Introduction to IBM Mobile Foundation was the thing to learn and it was kinda fun. What I did not know, you can ask IBM to alter the course schedule, just because you claim to be important. Somebody asked to do all the presentation stuff on one day and the labs the next day. This is pure hell. Sitting through 7 hours of presentation isn’t something you want to happen to your worst enemy (no, the rumors are not true, I did not fall asleep, but it was close). I don’t know who made our life a misery, but if it is the one I suspect, he wasn’t there half the time anyway, because he had such important phone calls all the time (don’t forget, if you die while serving your company, they just shove your dead carcass out of the building and somebody else takes your chair before it is cold. YOU ARE BY FAR NOT AS IMPORTANT AS YOU MIGHT THINK).

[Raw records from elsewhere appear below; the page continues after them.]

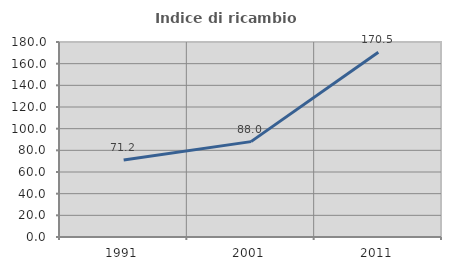
| Category | Indice di ricambio occupazionale  |
|---|---|
| 1991.0 | 71.152 |
| 2001.0 | 88.035 |
| 2011.0 | 170.538 |
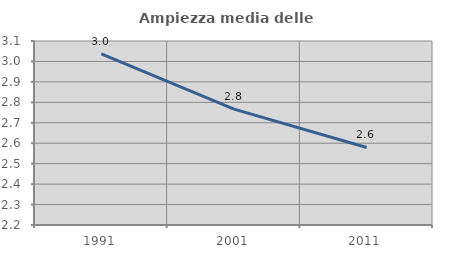
| Category | Ampiezza media delle famiglie |
|---|---|
| 1991.0 | 3.036 |
| 2001.0 | 2.767 |
| 2011.0 | 2.579 |

Back to mobile foundations. Do you know something about all that app stuff and how to use that around your company? No? Have a look at IBM Worklight, IBM Cast Iron and IBM Endpoint manager – together called „Mobile Foundation“.
Use it to develop mobile apps, manage devices and integration. As for me, I finally get the grips with mobile technology, which goes far beyond developing an app and throwing it to the app store. Especially since you want to minimize the cost of developing and managing a lot of different devices. IBM Worklight lets you develop an app once for several devices, with a few tweaks here and there, and helps you deploy and control updates. It’s based on Eclipse and you go through the usual hell, until you find all the bits and pieces. But for all of you out there doing Java Script, here is the tool you might want to look at to get into mobile development. Java and Objective-C are still a requirement, if you want to use some features of the devices, but Cordoba can at least help you there.

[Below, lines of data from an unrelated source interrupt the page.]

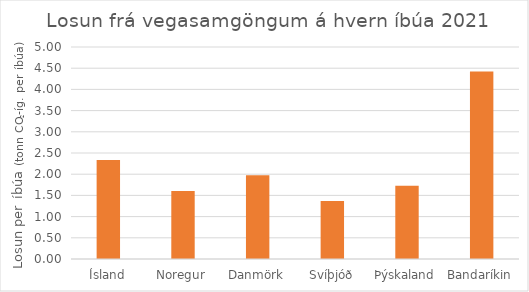
| Category | Losun frá vegasamgöngum á hvern íbúa 2021 (tonn CO2-íg. per íbúa) |
|---|---|
| Ísland | 2.334 |
| Noregur | 1.605 |
| Danmörk | 1.976 |
| Svíþjóð | 1.366 |
| Þýskaland | 1.728 |
| Bandaríkin | 4.42 |

Cast Iron just connects everything to everything (their words, not mine). It isn’t a full featured ESB, but for apps with the lower workload, it is a nice and fast solution. Not that the Lab I did made a lot of sense to me, but it looks like that thing is selling like hot cake. Certainly because with Cast Iron it often takes just days connecting data sources, instead of month and even years in a ESB system.
The last part in the puzzle is Tivoli Endpoint Manager, which allows you to nicely manage all the aspects I can think of and probably a few more.
Again, those were two very interesting days. Looks like, IBM somehow found out, that training people for free could make sense and sometimes products are so special (or complicated), I need hands-on time to grasp the sense behind it.